For this exercise, the lines from the one with "Izvor: Državni zavod za statistiku" through the end of the material below must be output exactly, without pictures.

··· PROVIDED RECORDS

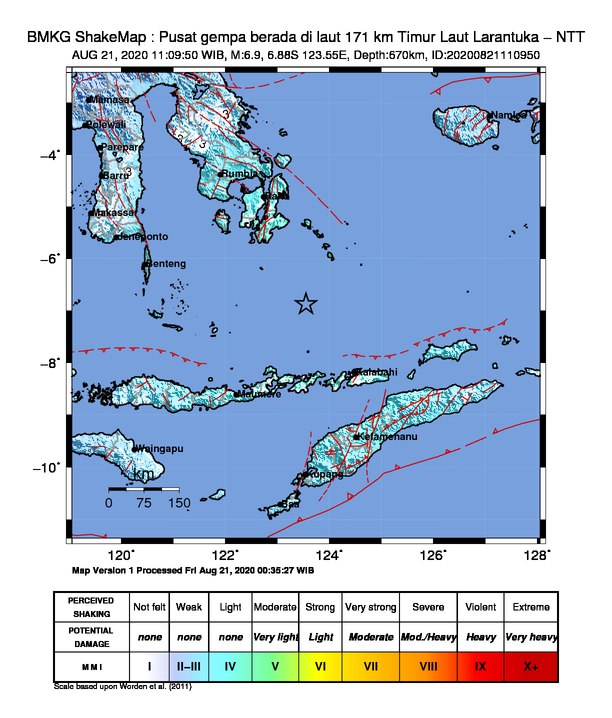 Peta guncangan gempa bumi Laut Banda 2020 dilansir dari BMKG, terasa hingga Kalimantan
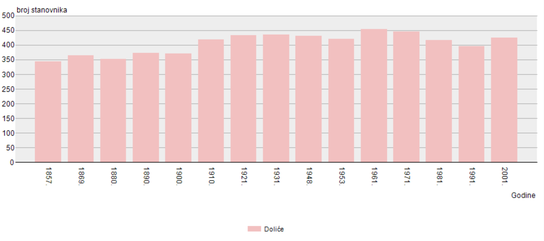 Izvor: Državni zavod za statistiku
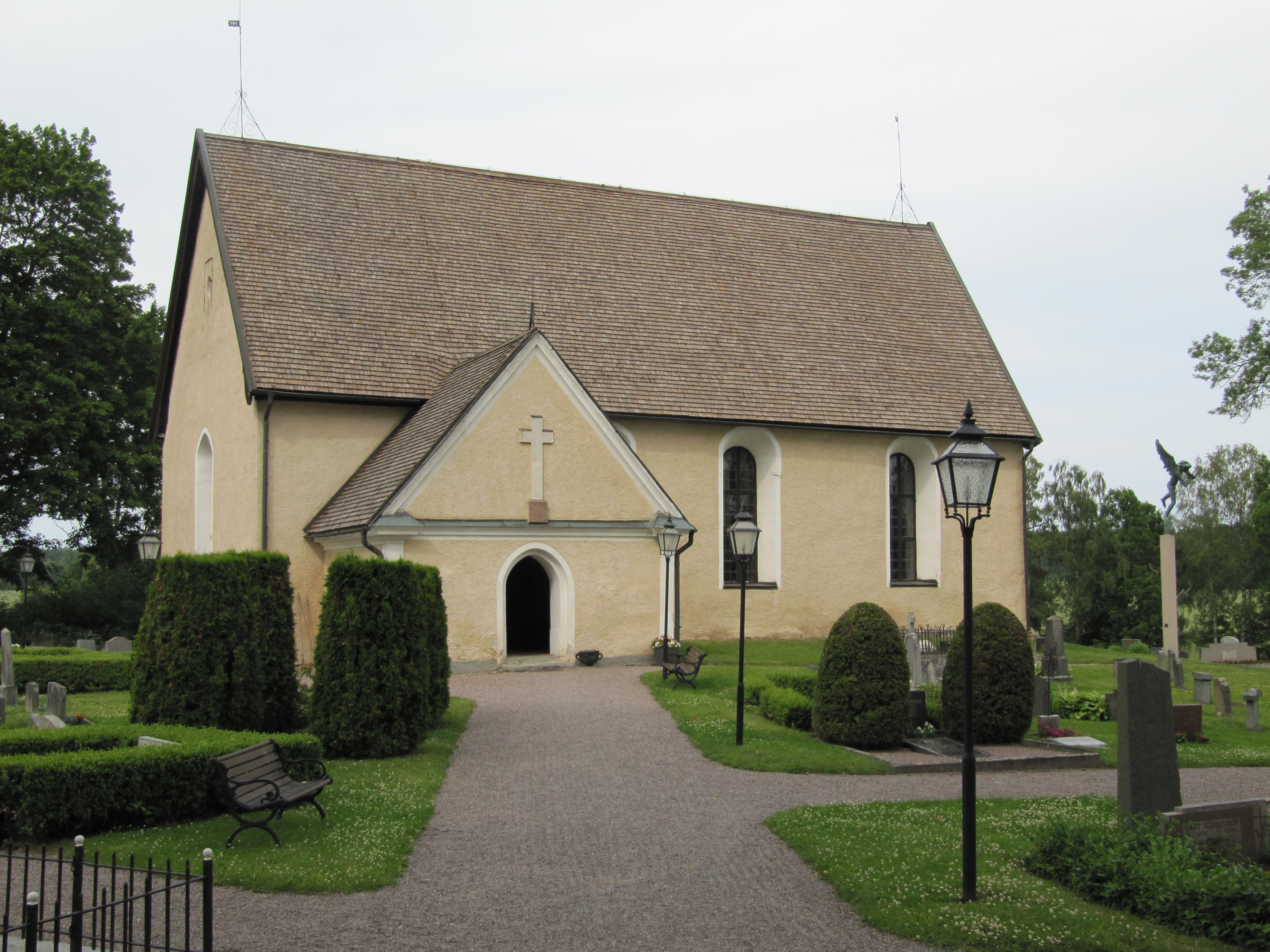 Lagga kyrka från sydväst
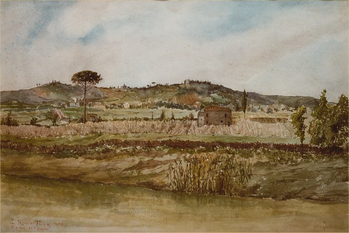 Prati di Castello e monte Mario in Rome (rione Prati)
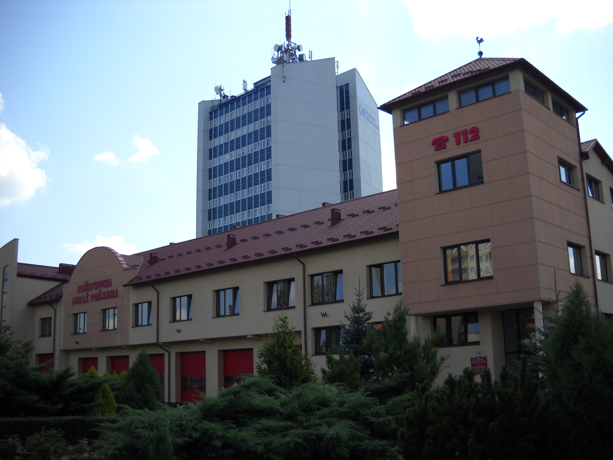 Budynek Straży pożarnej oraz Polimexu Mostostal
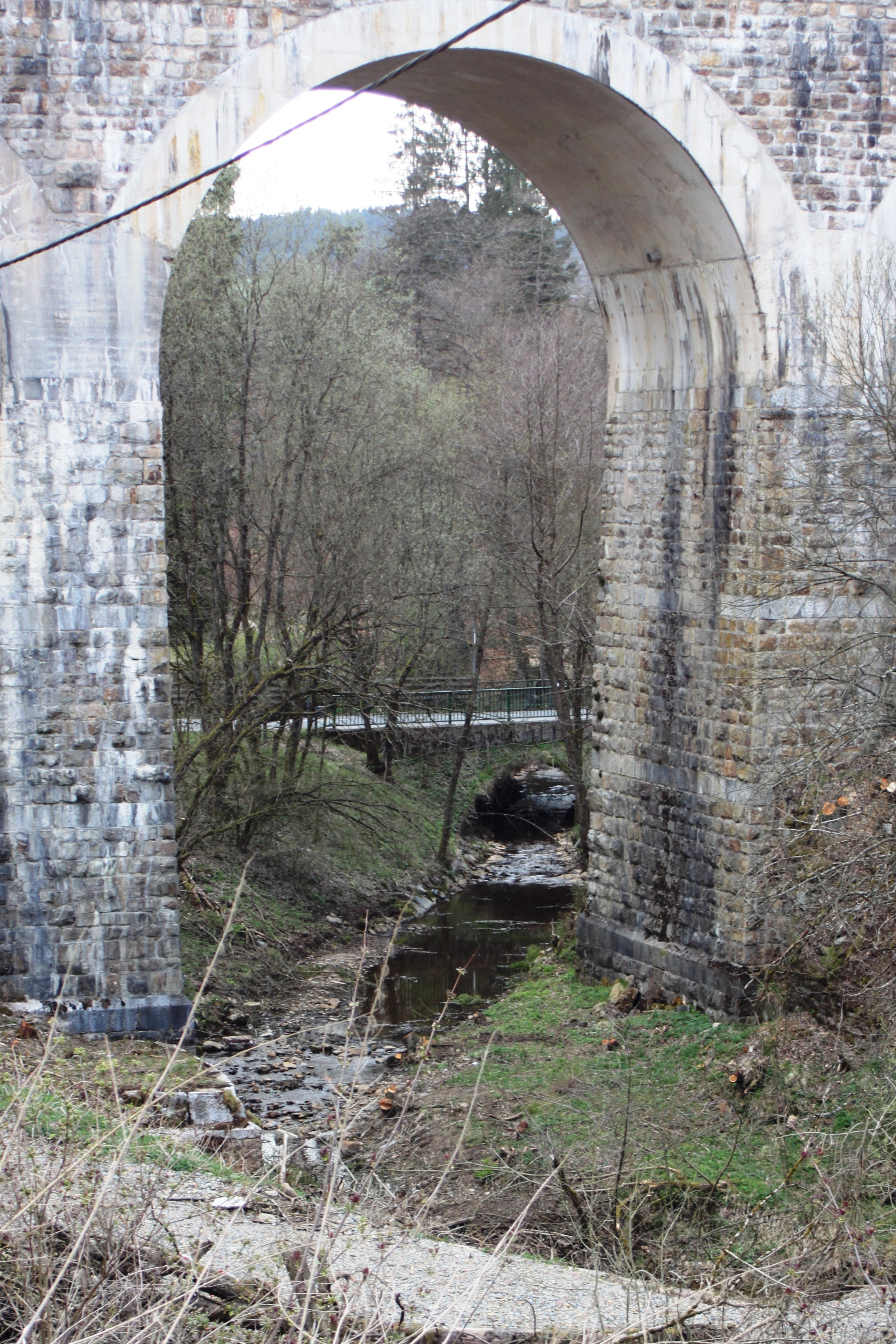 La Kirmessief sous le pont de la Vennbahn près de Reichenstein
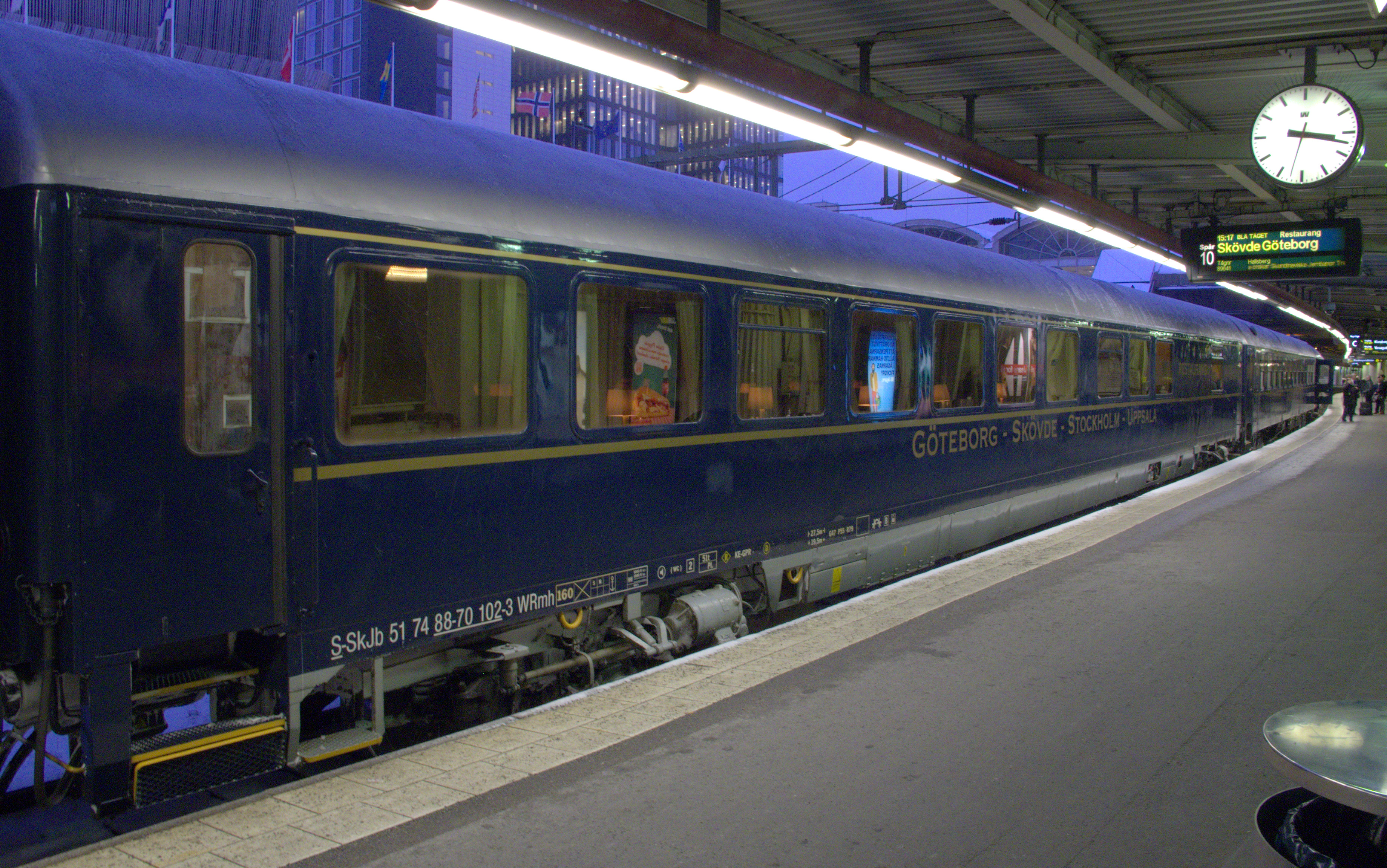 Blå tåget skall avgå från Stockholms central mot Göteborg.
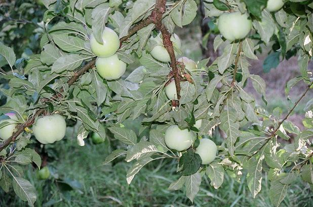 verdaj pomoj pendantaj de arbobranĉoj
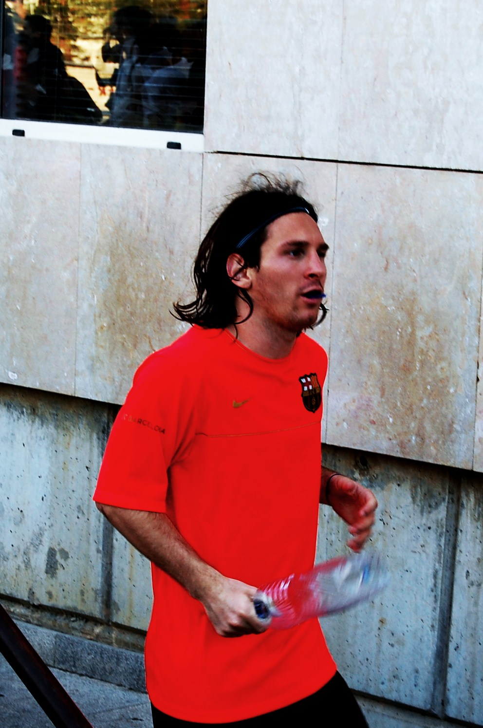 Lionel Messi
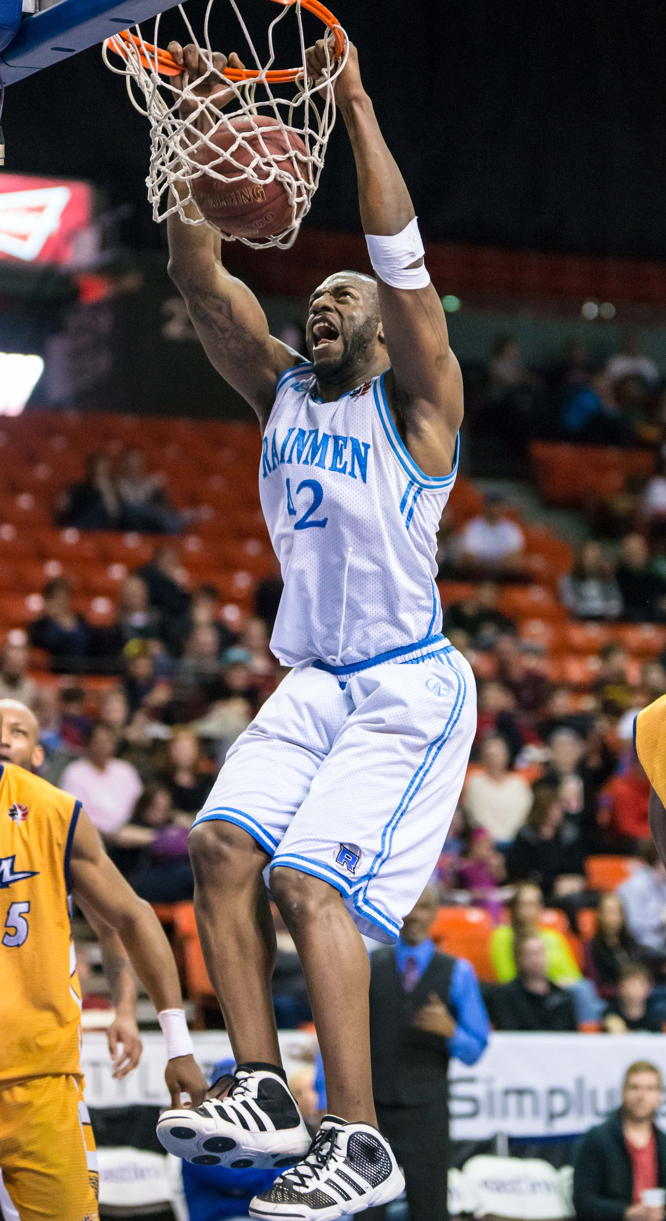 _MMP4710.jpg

······

[ANSWER SPACE]
 Izvor: Državni zavod za statistiku
 Lagga kyrka från sydväst
 Prati di Castello e monte Mario in Rome (rione Prati)
 Budynek Straży pożarnej oraz Polimexu Mostostal
 La Kirmessief sous le pont de la Vennbahn près de Reichenstein
 Blå tåget skall avgå från Stockholms central mot Göteborg.
 verdaj pomoj pendantaj de arbobranĉoj
 Lionel Messi
 _MMP4710.jpg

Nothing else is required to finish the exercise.